MS&E 319: Matching Theory, Spring 2019
Instructor: Amin Saberi
TA: Ali Shameli
Location: Lane History Corner 200-219, Mondays 10:30-13:20
Office Hours: Huang B016, Mondays 16:00-17:00
Course description:
The theory of matching with its roots in the work of mathematical giants like Euler and Kirchhoff has played a central and catalytic role in combinatorial optimization for decades. More recently, the growth of online marketplaces for allocating advertisements, rides, or other goods and services has led to new interest and progress in this area.
The course starts with classic results characterizing matchings in bipartite and general graphs and explores connections with algebraic graph theory and discrete probability. Those results are complemented with models and algorithms developed for modern applications in market design, online advertising, and ride sharing.
Reading material:
Lecture notes or link to papers & surveys will be available on the class webpage. The following textbook is recommended:
- L. Lovasz, M.D. Plummer, Matching Theory, 1986.
Grading:
There will be 3 homework assignments of 20% each and a research project of 50%.
Lectures:
- Week 1: Matching, determinant, and Pfaffian
- Matching and polynomial identity testing
- Isolating lemma and matrix inversion, matching in RNC
- See the notes and the MVV paper.
- Week 2 & 3: Combinatorial and polyhedral characterizations
- The assignment problem and its dual, primal-dual and auction algorithms
- Tutte's theorem, Edmond's LP and the Blossom algorithm
- See the notes (I and II), the lecture notes by Michel Goemans on bipartite and non-bipartite matching, and Edmonds's Paths, Trees, and Flowers paper.
- Week 4 & 5 & 6: Online Matching
- Online bipartite matching: See the KVV paper and this booklet by Aranyak Mehta where you can find the correct analysis of the RANKING algorithm (Section 3.1.2). Also see this for analysis of the RANKING algorithm using the primal-dual approach.
- Online stochastic matching: See the online stochastic matching paper by Manshadi, Oveis Gharan, and Saberi and their followup by Jaillet and Lu. Also see Section 3.3 of the booklet.
- Dynamic matching markets (timing and market thickness): See this paper by Akbarpour, Li, and Oveis Gharan and their followup by Liu, Wan, and Yang.
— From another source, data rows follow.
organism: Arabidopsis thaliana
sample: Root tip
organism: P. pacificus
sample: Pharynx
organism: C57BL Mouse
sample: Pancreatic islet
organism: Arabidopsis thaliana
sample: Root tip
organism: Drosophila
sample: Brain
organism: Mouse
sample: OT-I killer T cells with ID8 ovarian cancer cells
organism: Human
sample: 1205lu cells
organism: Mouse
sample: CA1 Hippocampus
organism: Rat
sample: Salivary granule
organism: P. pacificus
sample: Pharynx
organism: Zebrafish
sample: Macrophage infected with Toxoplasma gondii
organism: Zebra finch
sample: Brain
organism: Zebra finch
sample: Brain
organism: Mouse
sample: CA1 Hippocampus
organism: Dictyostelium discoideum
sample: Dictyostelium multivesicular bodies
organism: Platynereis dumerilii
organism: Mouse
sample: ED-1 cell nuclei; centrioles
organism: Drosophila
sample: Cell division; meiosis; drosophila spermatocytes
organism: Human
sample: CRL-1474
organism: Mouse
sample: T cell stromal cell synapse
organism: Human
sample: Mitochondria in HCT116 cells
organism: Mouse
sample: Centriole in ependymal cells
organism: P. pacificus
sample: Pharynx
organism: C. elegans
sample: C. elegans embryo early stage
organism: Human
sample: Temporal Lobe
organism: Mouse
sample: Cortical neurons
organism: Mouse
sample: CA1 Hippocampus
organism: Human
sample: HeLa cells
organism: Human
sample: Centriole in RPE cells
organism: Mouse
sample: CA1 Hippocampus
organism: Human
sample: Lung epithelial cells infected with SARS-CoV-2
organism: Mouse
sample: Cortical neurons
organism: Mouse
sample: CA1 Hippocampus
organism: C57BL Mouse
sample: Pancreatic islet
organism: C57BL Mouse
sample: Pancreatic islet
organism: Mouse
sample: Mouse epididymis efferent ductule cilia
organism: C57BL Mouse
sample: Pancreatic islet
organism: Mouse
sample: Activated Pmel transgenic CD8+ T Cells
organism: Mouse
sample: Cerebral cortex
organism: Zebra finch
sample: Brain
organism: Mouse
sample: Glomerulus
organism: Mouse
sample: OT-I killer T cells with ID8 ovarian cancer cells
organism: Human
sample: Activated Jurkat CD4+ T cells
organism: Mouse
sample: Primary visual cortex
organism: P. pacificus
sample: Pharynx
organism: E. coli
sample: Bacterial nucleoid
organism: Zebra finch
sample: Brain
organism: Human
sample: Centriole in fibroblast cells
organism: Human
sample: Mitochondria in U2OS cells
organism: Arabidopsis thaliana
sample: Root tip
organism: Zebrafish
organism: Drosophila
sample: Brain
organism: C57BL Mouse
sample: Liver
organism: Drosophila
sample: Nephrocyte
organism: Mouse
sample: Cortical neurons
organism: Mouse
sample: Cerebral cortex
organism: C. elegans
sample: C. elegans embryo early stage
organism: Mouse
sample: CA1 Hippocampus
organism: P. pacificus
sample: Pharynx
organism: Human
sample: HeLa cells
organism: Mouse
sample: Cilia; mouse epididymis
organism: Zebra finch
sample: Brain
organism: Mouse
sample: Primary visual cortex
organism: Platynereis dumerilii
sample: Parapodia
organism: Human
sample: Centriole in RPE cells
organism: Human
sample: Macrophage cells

- AdWords: See the MSVV paper and their followup by Buchbinder, Jain, and Naor which derives their result using a clean primal-dual approach. Also check this technical note by Niazadeh and Kleinberg, where they rederive the MSVV result as well as some other known results in online matching using the unified approach of randomized dual fitting.
- Look here for some open problems discussed in class.
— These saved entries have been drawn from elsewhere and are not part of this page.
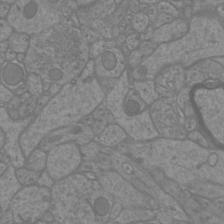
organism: Mouse
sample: Cortical neurons
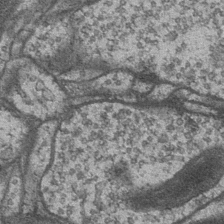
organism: Drosophila
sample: Optic medulla
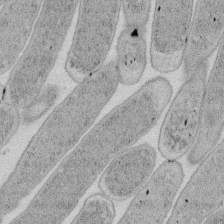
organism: E. coli
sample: Bacterial nucleoid
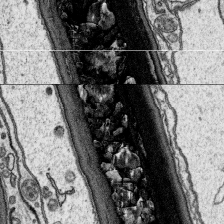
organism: Platynereis dumerilii
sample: Parapodia
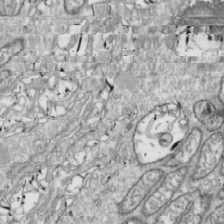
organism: Drosophila
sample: Cell division; meiosis; drosophila spermatocytes
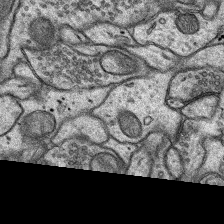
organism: Rat
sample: Hippocampus
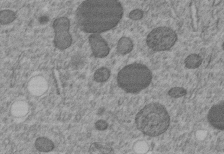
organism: C. elegans
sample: C. elegans embryo early stage
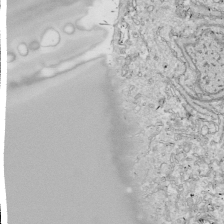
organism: Drosophila
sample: Cell division; meiosis; drosophila spermatocytes
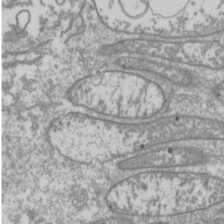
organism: Drosophila
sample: Cell division; meiosis; drosophila spermatocytes
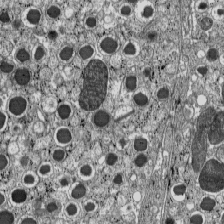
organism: C57BL Mouse
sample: Pancreatic islet
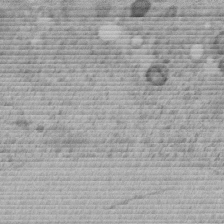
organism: C. elegans
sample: C. elegans embryo early stage
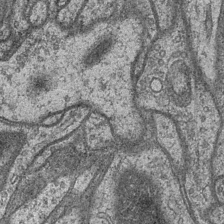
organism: Drosophila
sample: Optic medulla
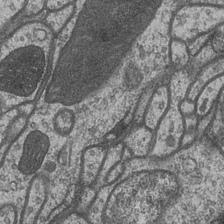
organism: Drosophila
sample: Optic medulla
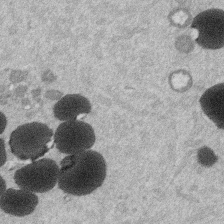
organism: Mouse
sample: Dividing mouse embryo 1 cell stage
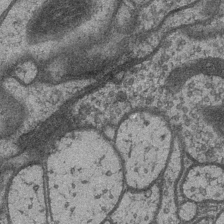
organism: Drosophila
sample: Optic medulla
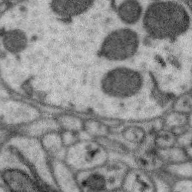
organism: Zebra finch
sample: Brain
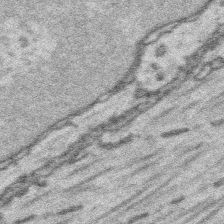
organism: Platynereis dumerilii
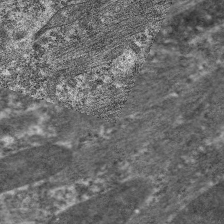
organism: C. elegans
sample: Pharynx
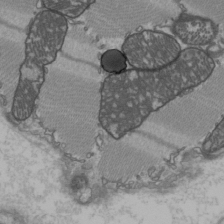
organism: C57BL Mouse
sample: Heart
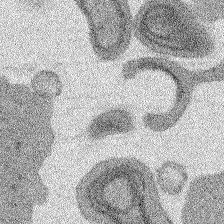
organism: Human
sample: HeLa cells
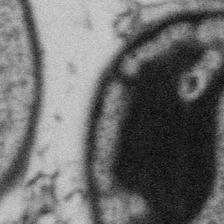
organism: Gemmata obscuriglobus
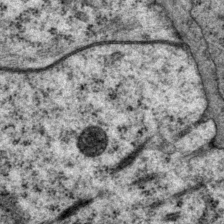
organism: P. pacificus
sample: Pharynx
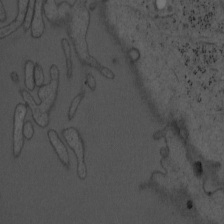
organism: Mouse
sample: OT-I killer T cells with ID8 ovarian cancer cells
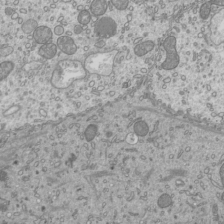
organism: Mouse
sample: Cilia; mouse epididymis
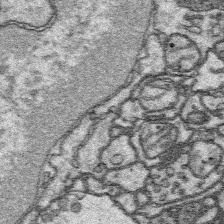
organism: Platynereis dumerilii
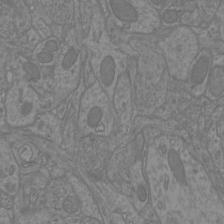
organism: Mouse
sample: Cortical neurons

- Week 7: The matching polynomial and its roots
- Matching polynomial, its roots and properties: See the class notes and also these lecture notes by Daniel Spielman.
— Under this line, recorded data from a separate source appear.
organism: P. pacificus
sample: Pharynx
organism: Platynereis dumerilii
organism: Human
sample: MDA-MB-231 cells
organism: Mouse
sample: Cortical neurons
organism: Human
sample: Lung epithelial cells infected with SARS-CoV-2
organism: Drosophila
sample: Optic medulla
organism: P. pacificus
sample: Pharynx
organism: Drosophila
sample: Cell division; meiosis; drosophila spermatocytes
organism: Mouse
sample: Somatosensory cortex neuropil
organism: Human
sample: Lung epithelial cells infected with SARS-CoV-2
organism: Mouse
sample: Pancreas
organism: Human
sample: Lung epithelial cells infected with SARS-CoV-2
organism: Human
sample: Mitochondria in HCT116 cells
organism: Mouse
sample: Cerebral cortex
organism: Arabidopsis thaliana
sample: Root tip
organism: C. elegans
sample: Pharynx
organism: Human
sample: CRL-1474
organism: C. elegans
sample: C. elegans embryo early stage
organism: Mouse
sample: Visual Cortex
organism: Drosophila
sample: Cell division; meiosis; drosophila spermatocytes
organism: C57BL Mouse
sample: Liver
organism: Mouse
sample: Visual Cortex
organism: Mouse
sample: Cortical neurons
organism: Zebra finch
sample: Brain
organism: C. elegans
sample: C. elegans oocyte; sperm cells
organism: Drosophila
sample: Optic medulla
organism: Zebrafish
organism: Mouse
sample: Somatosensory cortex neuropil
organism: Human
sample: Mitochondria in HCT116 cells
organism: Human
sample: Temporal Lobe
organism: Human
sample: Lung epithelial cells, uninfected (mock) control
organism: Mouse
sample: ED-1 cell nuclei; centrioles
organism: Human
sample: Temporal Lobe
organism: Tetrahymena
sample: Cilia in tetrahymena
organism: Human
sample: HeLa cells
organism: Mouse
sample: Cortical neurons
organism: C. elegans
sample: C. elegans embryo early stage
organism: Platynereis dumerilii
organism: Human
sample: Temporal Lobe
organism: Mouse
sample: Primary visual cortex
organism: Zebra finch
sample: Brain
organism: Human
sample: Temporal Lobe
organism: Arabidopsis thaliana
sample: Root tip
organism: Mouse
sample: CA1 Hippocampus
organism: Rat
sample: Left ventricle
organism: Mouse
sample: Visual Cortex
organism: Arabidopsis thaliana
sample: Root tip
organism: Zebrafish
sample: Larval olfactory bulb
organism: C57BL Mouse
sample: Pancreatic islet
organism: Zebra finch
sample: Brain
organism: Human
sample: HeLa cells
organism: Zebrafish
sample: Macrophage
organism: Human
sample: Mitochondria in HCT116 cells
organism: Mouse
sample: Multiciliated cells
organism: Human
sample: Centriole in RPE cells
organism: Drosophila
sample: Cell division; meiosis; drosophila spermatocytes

- Ramanujan graphs, Bilu-Linial conjecture, and interlacing families: Look at this paper by Marcus, Spielman, and Srivastava.
- Week 8: The stable marriage problem
- Deferred acceptance procedure and the existence of stable marriages: See this classic paper by Gayle and Shapley.
- The stable matching problem in a probabilistic setting and its incentive/fairness issues: Look at this paper by Immorlica and Mahdian and their followup by Ashlagi, Kanoria, and Leshno.
- See the notes.
- Week 9: Counting matchings
- Permanent of a matrix and connection to matchings
- Self reducibility and equivalence of counting and sampling
- Approximating the permanent using Markov Chain Monte Carlo method: See this by Jerrum and Sinclair.
- Van der Waerden conjecture and deterministic approximations of the permanent: See this paper by Linial, Samorodnitsky, and Wigderson and this paper by Gurvits.